Not everyone — including her sister — shares her enthusiasm for the widening role of women sweeping through 1900s America: “They wear pants, these women. It’s ridiculous!”

With a Victorian skirt to her ankles, Henrietta rebukes her family’s urging to get married and takes a job in the Harvard Observatory for 25 cents an hour. “Good money for women’s work,” she’s told by the man who hires her, who refers to the women in her office as the “harem.”

Laura Harris’s Henrietta is plucky and lovable, taking the blatant insults on the chin and then punching back on the “mansplaining.” She’s like a vintage Mary Tyler Moore — all smiles and sunniness in a sometimes dark and ugly man’s world.

Not surprisingly, Henrietta is smarter than all of them, eventually rising to supernova status in her field.

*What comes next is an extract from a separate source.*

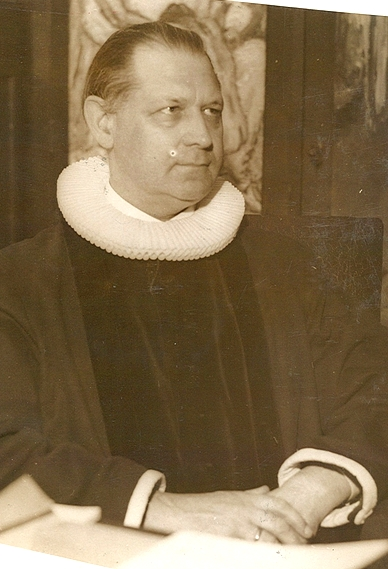 portrett, mann, sogneprest, professor, brystbilde, talerstol.
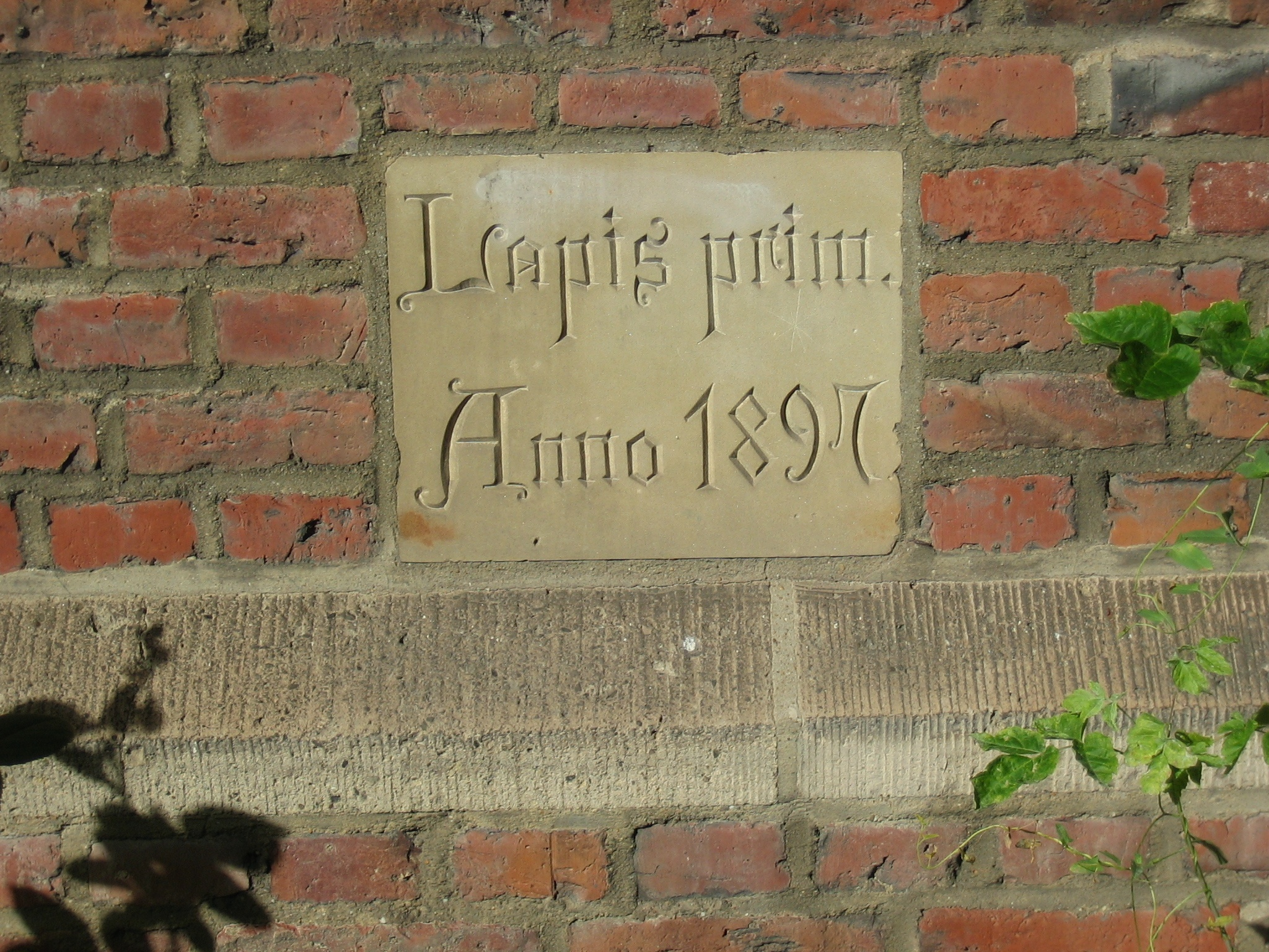 Grundstein in der Apsis der Hippolytuskirche in Gelsenkirchen-Horst

Because of her discoveries, other scientists can chart the Milky Way, and someday go to the Moon.

But it’s her sacrifices along the way, not necessarily her pioneering womanhood, that make this such compelling theater.

We see her sister beckon from across the miles to see her newborn child, her ailing father and precious family moments that are missed as Henrietta is at her desk, or with her nose in a book.

A love story is yet another casualty of Henrietta’s obsession with work.

We understand through this story that for every major achievement, discovery or prize there is something or someone that is left behind.

This is the kind of play Ford’s Theatre does so well: a historical drama that highlights relevant American issues in a childproof way.

Most youngsters will take away the progress of the women’s movement, as well they should. As we approach the 100th anniversary of the 19th Amendment this summer, we need to celebrate, through art, the struggle that made Henrietta’s dream possible.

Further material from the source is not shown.